À l’occasion de notre résidence de création à La Marelle, pour le projet d’écriture Autour, avec Caroline nous avons eu le plaisir de partager les espaces de la Villa Deroze à La Ciotat avec Jiwon Lee, jeune autrice originaire de Corée du Sud.
Jiwon Lee est une artiste pluridisciplinaire, dont le premier recueil, Les graines se souviennent des douleurs des plantes, issu de son mémoire de master aux Beaux-Arts de Bordeaux, marque un tournant dans sa pratique. Un texte entre poésie et récit qui, à travers une écriture à la fois brute et sensible, délicate et poignante, explore la pauvreté, la violence de genre, l’exploitation et les héritages historiques du traumatisme. Une mosaïque d’expériences où dialoguent douleur et mémoire.
Le dernier jour de notre résidence, j’ai demandé à Jiwon de lire quelques extraits de son choix du livre de poèmes de Han Kang, Prix Nobel de littérature 2024 Ces soirs rangés dans mon tiroir, qu’elle lisait lors de notre séjour à La Ciotat. J’ai enregistré ensuite ma lecture de la version traduite en français associée à un montage d’images tournées en Asie et de vidéos filmées à La Ciotat. Les images dialoguent avec le texte comme nos deux voix naviguent vibrent dans les échos de nos deux langues.
Ces soirs rangés dans mon tiroir est le premier recueil de poèmes de Han Kang traduit du coréen par Choi Mikyung et Jean-Noël Juttet. Il vient d’être publié aux éditions Grasset, en 2025. Dans ses textes l’autrice explore les thèmes de la fragilité du corps, de la mémoire, de la mort. Son écriture est épurée et sensible. Entre douleur intime et résonances universelles, la poétesse coréenne fait dialoguer nature et expériences personnelles.
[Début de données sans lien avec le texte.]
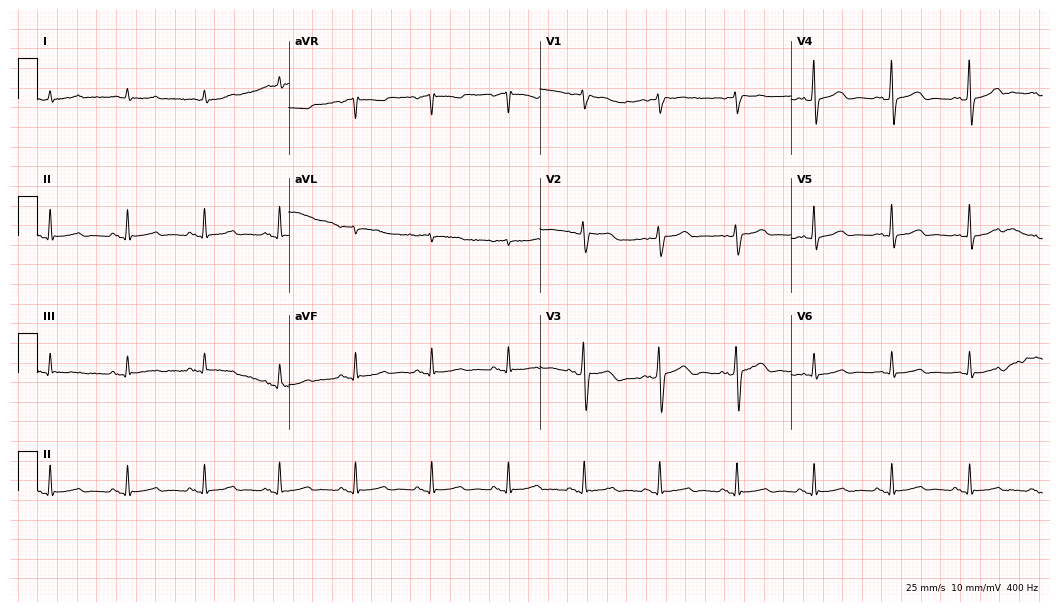
ECG — an 85-year-old male patient. Screened for six findings — first-degree AV block, right bundle branch block, left bundle branch block, sinus bradycardia, atrial fibrillation, sinus tachycardia — none is recorded.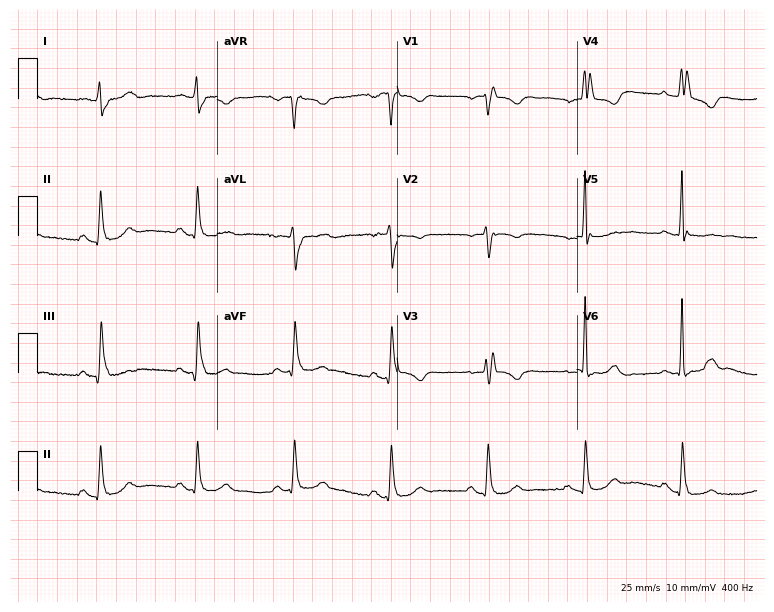
Standard 12-lead ECG recorded from a 70-year-old female (7.3-second recording at 400 Hz). The tracing shows right bundle branch block.

L’ombre et l’espoir se mêlent dans ce recueil « en s’affranchissant de la pesanteur » comme dans ses romans qui interroge la condition humaine.
Quand je me mets à pleurer, mon corps se vide comme une jarre
J’ai pleuré en plein milieu de la rue, cachant [mon
visage dans mes mains
Incroyable, il me restait donc encore des larmes
Quand je me mets à pleurer, mon corps [se vide
comme une jarre
J’ai attendu immobile le temps d’être à nouveau
[remplie
Je ne saurais dire combien de personnes sont passées
[à côté de moi
Ou plutôt combien se sont écoulées par les rues et
[les ruelles
Quiconque aurait frappé à mon corps aurait été [surpris
Quiconque m’aurait prêté l’oreille aurait été surpris
Car l’eau noire bouillonnait
Car l’eau profonde grondait
Formant un tourbillon
Une ronde
Tournant en rond
Incroyable, il me restait donc encore des larmes
Et, mystérieusement, je n’avais plus peur de rien
Alors que je déambulais seule au milieu des rues
Tu es mort à jamais dans mon cœur
Alors que je déambulais seule au milieu des rues
Une vie s’est réveillée dans mon cœur
Le trente mai deux mille cinq, la mer de Jeju était
inondée d’un soleil printanier. Offrant mon corps au
vent marin au goût de sel, je me suis dit : ta vie est
un cadeau.
Un jeune oiseau volait.
Des larmes encore humides sur mes joues.
Jour paisible
Dès les premières gouttes de la pluie
Je suis allée fermer la fenêtre du balcon
(Laissez-moi tranquille)
A dit l’escargot en sortant de sa coquille.
Il avançait doucement
Laissant derrière lui une traînée luisante et visqueuse
Tirant de sa coquille son corps mollasse
Il avançait insensiblement
Sur le châssis d’aluminium tranchant
Ne me brisez pas
Ne m’écrabouillez pas
Ne m’écrasez pas
Subitement
À ce moment-là
Lorsque je croyais me battre, corps à corps, [de façon
tragique avec ma vie
Ce que je frappais, à bout de souffle, [ce n’était qu’un
fantôme
Un fantôme qui suait à grosses gouttes [Il m’a laissé
deux yeux au beurre noir [et des bleus au ventre
Quand enfin j’ai pu saisir la main d’un pan de ma vie
[elle a serré si fort que mes phalanges se sont [brisées.